As she explained her plan, she removed her mask and unzipped her leather jacket.
* * *
With some help from Calculus, who used uploaded schematics to guide her, Flux found the office right underneath the conference room. Silhouette rolled her eyes at the plan, but Feburary helped her stack the furniture high enough for Flux to climb to the top and phase her head slowly through the ceiling. When she saw that the large conference table shielded her from view, she heaved a sigh of relief and shimmied all the way up.
From her vantage point all she could see were black high heels, expensive Italian loafers and four pairs of out-of-place combat boots roaming the large room. Flux adjusted the tiny camera she’d attached to her shirt and murmured as loudly as she dared, “Are you getting this?”
“Perfect,” Epsilon said.
“Okay, here I go,” she said as she took her earpiece out and stuck it up under the table where she hoped it wouldn’t be found. Then she screwed her face up and did her best approximation of a frightened sob. Maddeningly, it took a couple of tries to catch the gunman’s attention, but finally stomping boots and angry shouts were followed by people scrambling to get out of the way. A rough hand grabbed her by an ankle and jerked her out from underneath the table.
“Who the hell is this?” demanded the man acros
s the room holding the cell phone in one hand and an automatic weapon in the other.
“I swear I checked underneath there before. I don’t know where she came from.”
The leader’s gaze raked over her form and Flux held her breath. “Right. Like she just came out of nowhere.”
Flux figured that it should be obvious to anyone with half a brain that she had come out of nowhere; her white tank top and pants didn’t exactly scream business casual. But they didn’t seem to notice, even when the hostages themselves gave her puzzled stares. So she was declared harmless, shoved towards one of the office chairs, and told that if she moved again, she’d get a bullet through her skull.
After that, they forgot about her, the leader returning to his ransom demands, the rest continuing their heavy pacing in a circuit around the room watching the double doors and drawn blind windows. Flux made sure not to draw any more attention to herself when she shifted in her chair to make sure that her teammates got a good look at the room and everyone in it.
Minutes dragged on as the leader became louder and more terse on the phone. The room started to stink of sweat as the mayor, city council and the rest of the hostages picked up on their captor’s anger. Some tried as hard as Flux not to draw attention to themselves; others were crying.

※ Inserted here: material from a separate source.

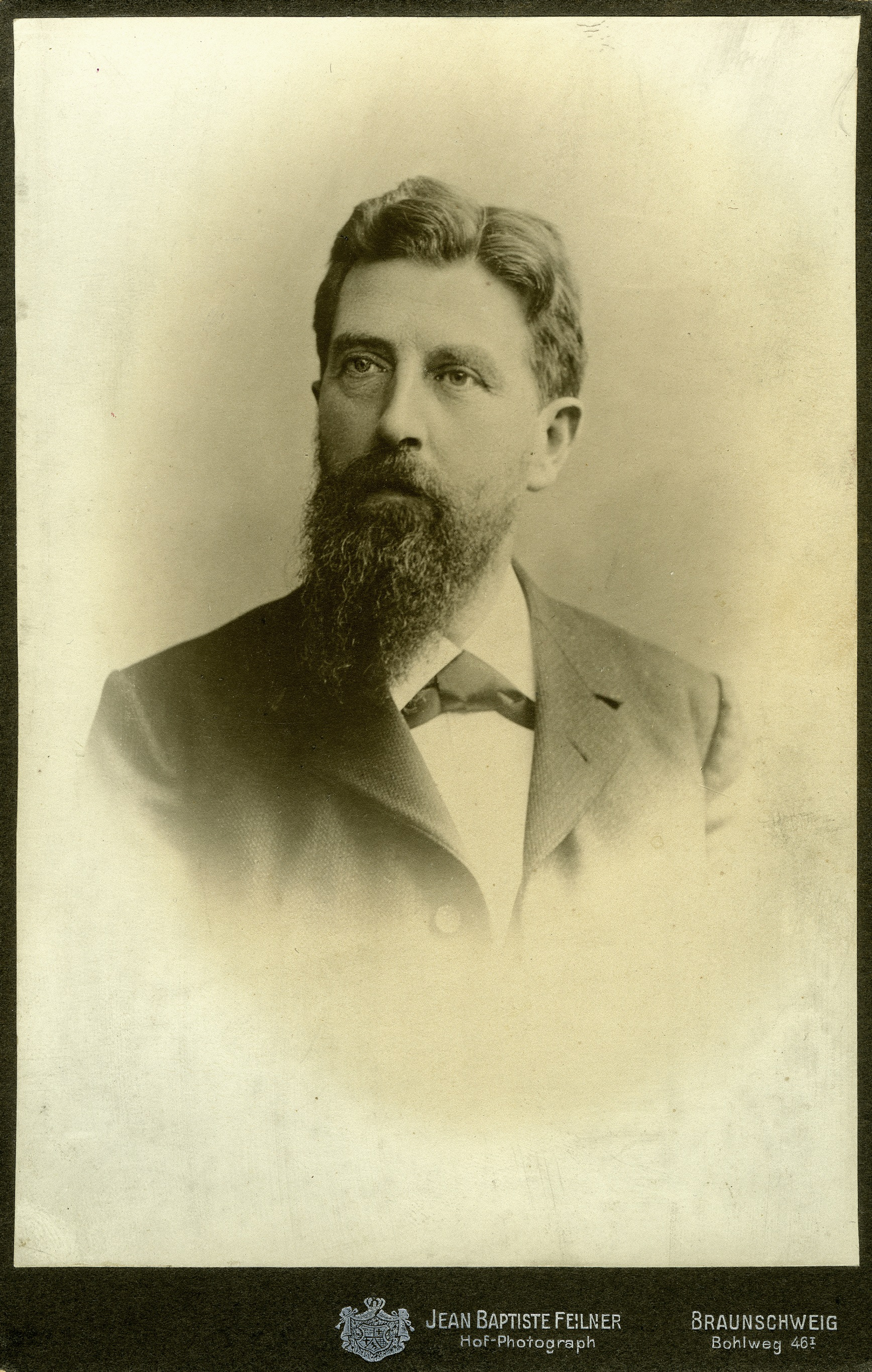 Rechtlicher Hinweis: Die Verwendung der Fotos ist frei für journalistische Zwecke zur Berichterstattung über Braunschweig bei Nennung der Quelle. Bitte schicken Sie ein Belegexemplar an: Braunschweig Stadtmarketing GmbH Schild 4 38100 Braunschweig . Original-Begleittext: "Porträt von Konrad Koch (Archiv Kurt Hoffmeister / Jean Baptiste Feilner) Der Lehrer Konrad Koch (1846-1911) erreichte 1872 die Einführung von Schulspielen an seiner Schule, dem Braunschweiger Martino-Katharineum. Der 1874 eingeführte Fußball war von ihm zunächst als ergänzendes Spiel für den Winter gedacht. In modernen Spielen sah Konrad Koch nicht nur eine hervorragende Möglichkeit zur Motivation seiner Schüler, vielmehr glaubte er an ihren pädagogischen Wert für die Vermittlung körperlicher Konstitution und sozialer Kompetenzen."

As more minutes passed, it became harder and harder for Flux not to act. She glanced at the table, wishing she’d been able to keep her earpiece so she could at least hear what was going on even if she couldn’t talk. The team should have been here by now, and she figured that they must have run into some unexpected trouble somewhere.
When an explosion shook the building and rattled the windows, she knew that she was right. The leader yelled into the cell phone in a red-faced rage, “You tell those spandex wearing assholes if they don’t back off, we’re going to start killing people.”